We're fine using the MS name although they weren't too impressed when we dealt with Bikeray and Inton with the MS name in the domain name and..logo. We have a pretty good relationship with them to ensure smiley customers. We protect both sides else we'd look like fools selling a pariah brand we don't believe in.


----------



## qbrch007 (Oct 11, 2011)

Took the Inton out for a 90 minute ride this week just to see how it does. First disclosure, I'm a roadie so all of my impressions are taken from a ride on my Specialized Roubaix SRAM Rival bike on the road in suburban, rural and some light urban traffic during my ride here in South Carolina. Night time ride was dark, no moon illumination with some starlight. Temperature started at 49 degrees F and ended at 41 degrees F during a 10PM EST night time ride. 

Loves:
- Hi beam brightness destroys my cheapo LED flashlight I've been using. When switched from the Inton back to what I was using before I couldn't believe that I was using the flashlight before for road riding at night for as long as I've been. No way I can ever go back now. When riding with oncoming traffic, high beam is too high and need to step down to a medium or low setting with traffic. Light pattern has a decent throw with surrounding flood. At road speeds of 30 mph and on high settings I was comfortable in being able to see any road hazards ahead of me as well as any potholes/sticks/other road hazards. 
- Construction of the Inton seems very durable and looks like it can take a beating. 
- Heat dissipation seems adequate - light housing wasn't even warm at the end of my ride - although I was riding in mid-40 degrees F weather so this verdict is still out until I've had a chance to test during South Carolina summers. 

Gripes: 
1. When facing oncoming traffic, I'm initially in high mode and hit the button once to drop down to a medium mode. But then when the car passes I have to either hit it 3 times to cycle through Low/Flashing/Off to get back to high again, or I hold the button for 4 seconds, temporarily go dark, and then hit it again to reactivate high mode. the car issue is less of a concern if mountain biking but it's a bit of a hassle for road use unless you leave it on med/low settings. When the weather is warmer it'd be less of a hassle for me to use my fingerless gloves and swing the dial low when traffic is coming and then swing it back once they pass. But when you're wearing cold weather gloves (i.e. thick) you don't want to mess with the dial at all. 

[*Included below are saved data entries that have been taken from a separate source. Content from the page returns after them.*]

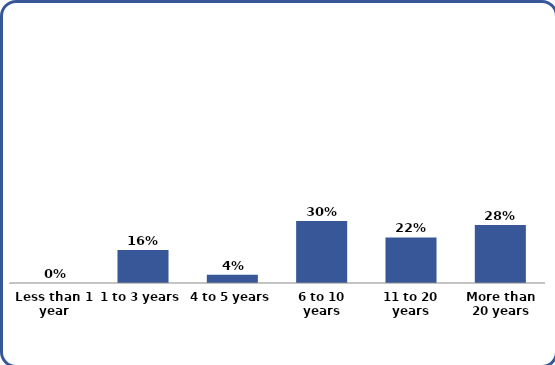
| Category | Series 0 |
|---|---|
| Less than 1 year | 0 |
| 1 to 3 years | 0.16 |
| 4 to 5 years | 0.04 |
| 6 to 10 years | 0.3 |
| 11 to 20 years | 0.22 |
| More than 20 years | 0.28 |

2. Haven't quite figured out the best way to mount the battery so that it doesn't slide around on the top tube. Don't quite have the room for it in my saddlebag. Would appreciate any tips on the best way to secure it and have attached photos of the current set up. 

3. Awful standard mount
The standard O ring mount mechanism is terrible even on the road. Even over minor road roughness the O ring doesn't provide enough friction to prevent the relatively heavy Inton light from lowering its aim as a ride progresses. I was constantly adjusting the aim of the Inton to account for the progressively sinking aim of the lights. There's no way this standard mount would withstand the rigors of mountain biking even under light conditions. I'm going to have to retrofit another light's mount to make this work well for the road.


----------



## Magicshine Australia (Jan 22, 2012)

qbrch007 said:


> 2. Haven't quite figured out the best way to mount the battery so that it doesn't slide around on the top tube. Don't quite have the room for it in my saddlebag. Would appreciate any tips on the best way to secure it and have attached photos of the current set up.
> 
> 3. Awful standard mount
> The standard O ring mount mechanism is terrible even on the road. Even over minor road roughness the O ring doesn't provide enough friction to prevent the relatively heavy Inton light from lowering its aim as a ride progresses. I was constantly adjusting the aim of the Inton to account for the progressively sinking aim of the lights. There's no way this standard mount would withstand the rigors of mountain biking even under light conditions. I'm going to have to retrofit another light's mount to make this work well for the road.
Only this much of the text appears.